Organisme, khususnya serangga mempunyai daya menahan pengaruh faktor lingkungan fisik sehingga menjadi kebal. Organisme serangga dapat mengatasi keadaan yang ekstrem berupa adaptasi yang berhubungan dengan faktor genetis atau penyesuain yang sifatnya fisiologis. Serangga sesuai dengan sifatnya mempunyai kemampuan meyesuaikan diri dengan lingkungan tetapi karena serangga juga mempunyai sayap, serangga dapat pindah menghindari tempat yang ekstrim mencari tempat yang lebih sesuai.
(Nishida, 1970)
2.13Faktor yang Mempengaruhi Epidemiologi Tumbuhan
a.Berkurangnya populasi tumbuhan yang rentan.
Merupakan salah satu faktor yang berperan dalam menurunnya epidemi, karena dengan berkurangnya populasi tumbuhan yang rentan memaksa sebagian penyebab penyakit (patogen) tidak mampu bertahan hidup sehingga jumlahnya semakin menurun dan hal ini menyebabkan suatu penyakit yang bersifat epidemik menjadi menurun. Contohnya yaitu Karat kopi yang disebabkan oleh Hemileia vastatrix yang semula menjadi penyakit yang epidemik mulai menurun stelah tanaman kopi tersebut di kurangi.

b.Penggantian kultivar tanaman yang rentan dengan yang tahan atau jenis tanaman yang lain
Faktor ini hampir sama dengan faktor di atas, karena dengan adanya penggantian kultivar tanaman yang rentan dengan tanaman yang tahan atau jenis tanaman yang lain secara langsung berpengaruh terhadap berkurangnya populasi tumbuhan yang rentan, sehingga penyebab penyakit tidak mempunyai tempat tinggal atau tempat untuk memenuhi kebutuhannya dan akhirnya epidemi suatu penyakit menjadi menurun. Sebagai contoh yaitu penyakit karat kopi yang disebabkan oleh Hemileia vastatrix yang terjadi di Sri Langka antara tahun 1870 sampai 1889, menjadi berkurang setelah didaerah tersebut tidak lagi menanam kopi atau mengurangi penanaman kopi dan menggantinya dengan tanaman teh.

c.Terjadinya populasi tumbuhan yang tahan
Setelah terjadi epidemi suatu penyakit dalam kurun waktu yang cukup lama membuat tanaman yang rentan menjadi musnah dan hanya tanaman yang mempunyai ketahanan resistensi alam yang mampu bertahan hidup. Kemudian tanaman yang tahan tersebut diperbanyak atau memperbanyak diri sehingga terjadi peningkatan populasi tumbuahan yang tahan. Hal ini menyebabkan terjadinya penurunan angka tanaman yang terserang oleh suatu penyebab penyakit. Contohnya yaitu penyakit Lanas atau penyakit kolot basah yang disebabkan oleh jamur Phytopthora nicotianae menjadi menurun karena adanya populasi tanaman yang tahan antara lain tembakau Virginia DB 101, NC 95 dan sebagainya.
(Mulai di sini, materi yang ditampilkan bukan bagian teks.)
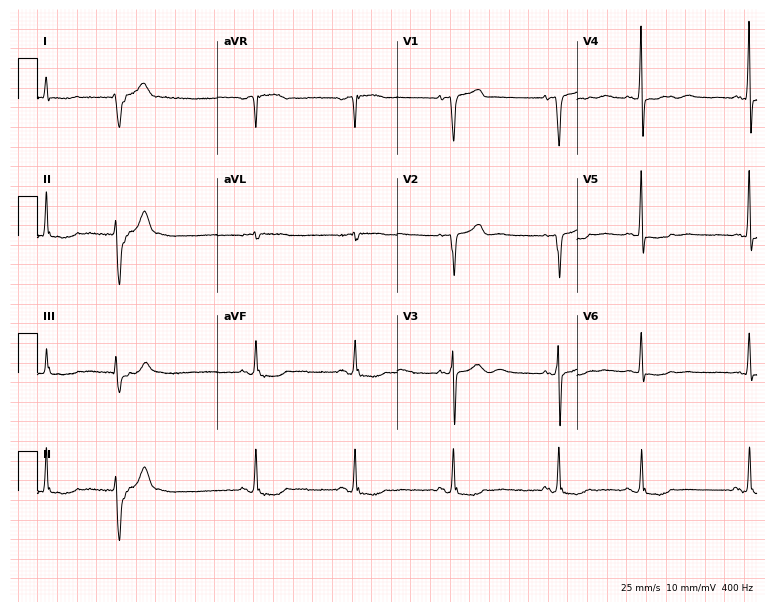
Resting 12-lead electrocardiogram. Patient: a 75-year-old female. None of these six findings is recorded: first-degree AV block, right bundle branch block, left bundle branch block, sinus bradycardia, atrial fibrillation, sinus tachycardia.

d.Adanya upaya pengendalian penyakit
Upaya pengendalian penyakit yang dilakukan secra meluas sangat berpengaruh terhadap menurunnya epidemi, karena dengan perlakuan tersebut membuat patogen banyak yang mati sehingga jumlah tanaman yang terserang menjadi berkurang atau walaupun terserang tetapi intensitas serangannya tidak parah. Sebagai contoh yaitu penyakit cacar daun teh yang disebabkan oleh Exobasidium vexans disetiap musim hujan ditekan dengan penyemprotan beberapa macam fungisida secara meluas, yang sudah umum dilakukan oleh para penanam.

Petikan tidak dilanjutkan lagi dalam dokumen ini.